* [Problem requirements]
Go through the data below and gather each line containing "cells".

Extracted data entries
++++++++

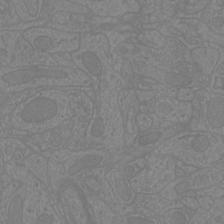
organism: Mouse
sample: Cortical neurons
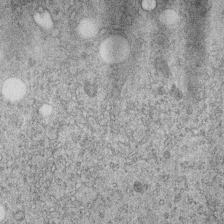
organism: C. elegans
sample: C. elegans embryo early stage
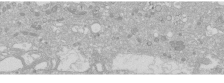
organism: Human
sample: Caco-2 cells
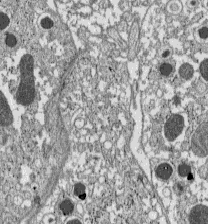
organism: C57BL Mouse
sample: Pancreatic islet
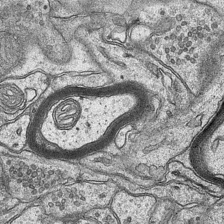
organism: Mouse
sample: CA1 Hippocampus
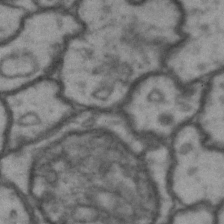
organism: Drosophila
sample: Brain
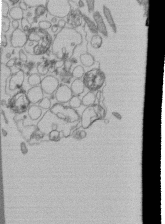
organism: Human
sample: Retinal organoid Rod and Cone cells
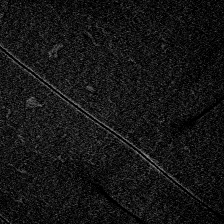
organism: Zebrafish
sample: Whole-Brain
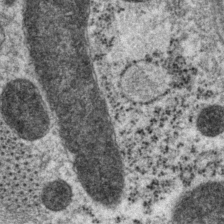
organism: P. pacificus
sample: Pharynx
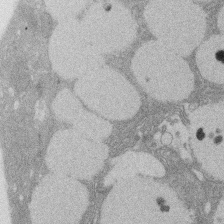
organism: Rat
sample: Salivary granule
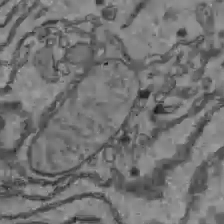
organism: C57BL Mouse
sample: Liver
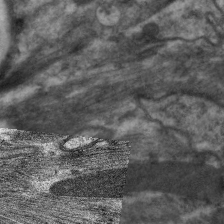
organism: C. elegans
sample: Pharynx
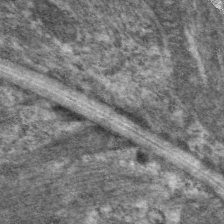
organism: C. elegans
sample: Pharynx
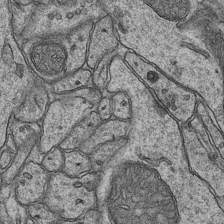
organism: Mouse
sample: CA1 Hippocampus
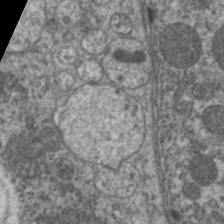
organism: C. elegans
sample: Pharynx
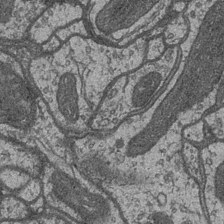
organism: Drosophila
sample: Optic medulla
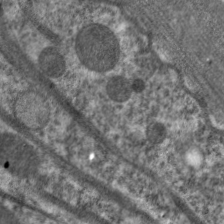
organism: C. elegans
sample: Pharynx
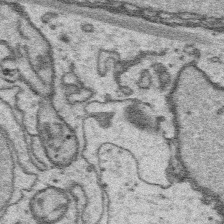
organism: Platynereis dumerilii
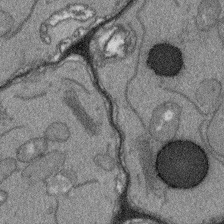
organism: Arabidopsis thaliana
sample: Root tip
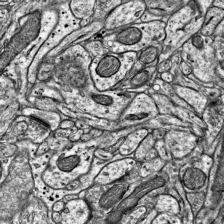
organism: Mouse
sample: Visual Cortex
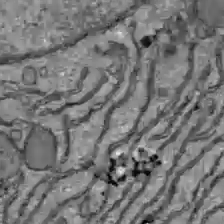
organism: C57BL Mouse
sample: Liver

++++++++

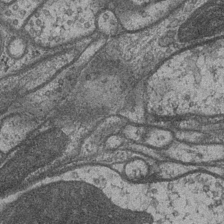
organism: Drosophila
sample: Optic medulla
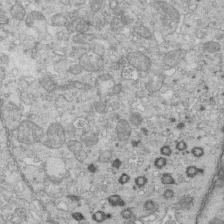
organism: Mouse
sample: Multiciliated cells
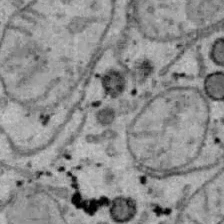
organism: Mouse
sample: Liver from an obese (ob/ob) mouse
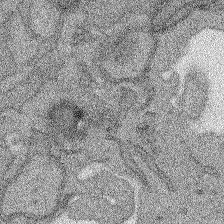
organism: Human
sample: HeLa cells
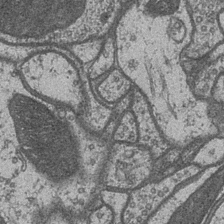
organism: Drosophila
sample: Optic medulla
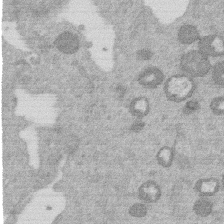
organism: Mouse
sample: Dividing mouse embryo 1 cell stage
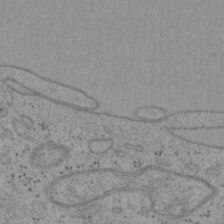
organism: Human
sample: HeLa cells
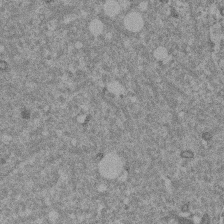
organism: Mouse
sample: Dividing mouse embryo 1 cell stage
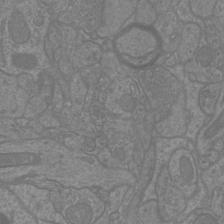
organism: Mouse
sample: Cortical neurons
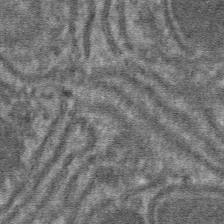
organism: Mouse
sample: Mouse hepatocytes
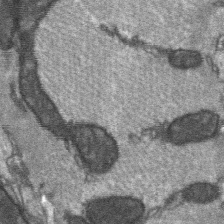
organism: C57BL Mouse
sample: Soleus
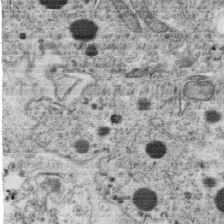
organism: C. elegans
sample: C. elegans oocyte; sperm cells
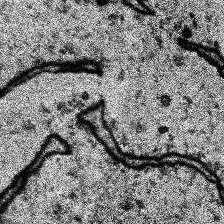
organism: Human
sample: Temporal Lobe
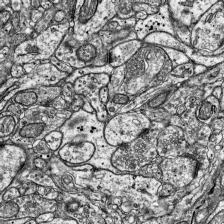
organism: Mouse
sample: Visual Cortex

++++++++

* [Problem solution]
sample: Caco-2 cells
sample: Retinal organoid Rod and Cone cells
sample: Multiciliated cells
sample: HeLa cells
sample: HeLa cells
sample: C. elegans oocyte; sperm cells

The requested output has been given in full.